[TASK PROMPT]
Aim for an exact copy of the listing, without any images.

[GIVEN RECORDS]
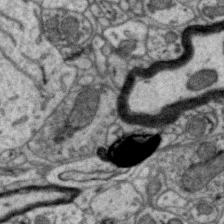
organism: Zebra finch
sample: Brain
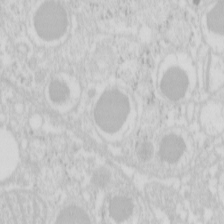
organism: Mouse
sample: Pancreas
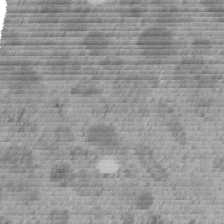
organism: C. elegans
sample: C. elegans embryo early stage
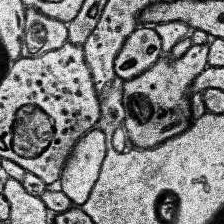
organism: Human
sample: Temporal Lobe
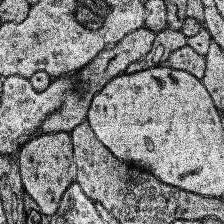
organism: Human
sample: Temporal Lobe
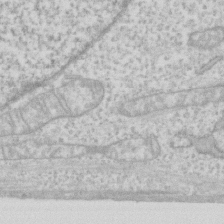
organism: Human
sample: Fibroblast cells
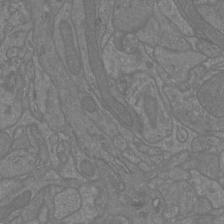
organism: Mouse
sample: Cortical neurons
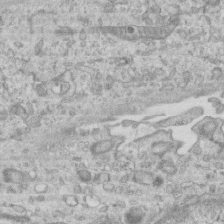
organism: Mouse
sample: Centriole in ependymal cells
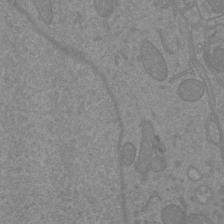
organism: Mouse
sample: Cortical neurons
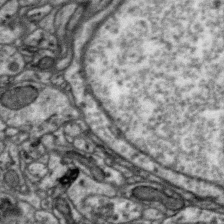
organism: Zebra finch
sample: Brain
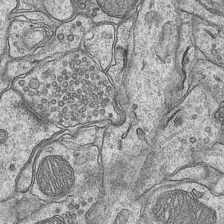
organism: Mouse
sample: CA1 Hippocampus
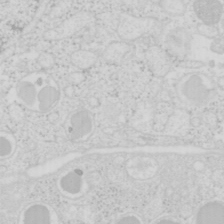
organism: Mouse
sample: Pancreas

[EXERCISE ANSWER]
organism: Zebra finch
sample: Brain
organism: Mouse
sample: Pancreas
organism: C. elegans
sample: C. elegans embryo early stage
organism: Human
sample: Temporal Lobe
organism: Human
sample: Temporal Lobe
organism: Human
sample: Fibroblast cells
organism: Mouse
sample: Cortical neurons
organism: Mouse
sample: Centriole in ependymal cells
organism: Mouse
sample: Cortical neurons
organism: Zebra finch
sample: Brain
organism: Mouse
sample: CA1 Hippocampus
organism: Mouse
sample: Pancreas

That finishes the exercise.